# W-Lan Problem - Handy geht, alter Laptop nicht



## sight011 (25. August 2010)

HAben heute Kabeldeutschland bekommen mit ner 32 1000er Leitung.

Auf meinem Iphone ist guter Empfang, LAN geht auch.

Aber das W-LAN wird nicht von meinem alten MEdion Laptop gefunden. Den Router von der Telekom findet er ohne Probleme. Die Fritzbox leider nicht! :-/

Hat jemand eine Idee?


----------



## Matt297 (25. August 2010)

Hi, ein bisschen mehr Informationen wären nicht schlecht.
Wichtig sind vor allem Alter des Notebooks um sich ein Bild von der Aktualität des Geräts zu machen, verwendeter Netzwerkadapter und eine genaue Bezeichnung der Router.
Was ich so ad hoc vermute ist, das auf der Fritzbox standardmäßig als WLAN-Key WPA2 eingestellt ist und dein Notebook nur höchstens WPA kann, was bei dem Router der Telekom wahrscheinlich eingestellt war.
Ich bin mir zu 80 % sicher, das es was mit den Verwendeten Verschlüsselungsprotokollen oder WLAN-Standards(IEEE802.11b/g/n) zu tun hat, ist häufig der Fall, wenn eins der Geräte weit älter ist als ein anderes.

Gruß
Matt


----------



## EnricoX (28. August 2010)

Vielleicht liegt es aber auch an einer versteckten SSID dann müsste man das Wlannetzwerk
auf dem alten Medion Notebook manuell einrichten. Wahrscheinlicher ist aber wie Matt297
geschrieben hat das WPA2 von Deinem alten Medion Notebook nicht verarbeitet werden kann.


----------



## sight011 (30. August 2010)

Meinst Du?

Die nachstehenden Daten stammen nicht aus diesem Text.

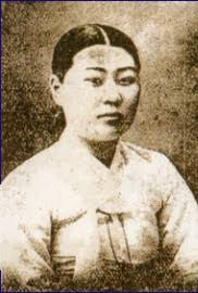 玄桂玉현계옥

Ich hab aber das Service-Pack 3


----------



## michaelwengert (30. August 2010)

ob dein Notebook WPA2 kann hängt von der WLAN Karte/Stick ab


----------



## sight011 (1. September 2010)

Ich hab hier einen: PRISM 802.11g Wireless Adapter (3890)

lässt sich damit was anfangen?


EDIT: Das Problem scheint bekannt zu sein:


http://www.computerbase.de/forum/showthread.php?t=188106

Hier ist des Rätsels Lösung, für den der das selbige hat.


----------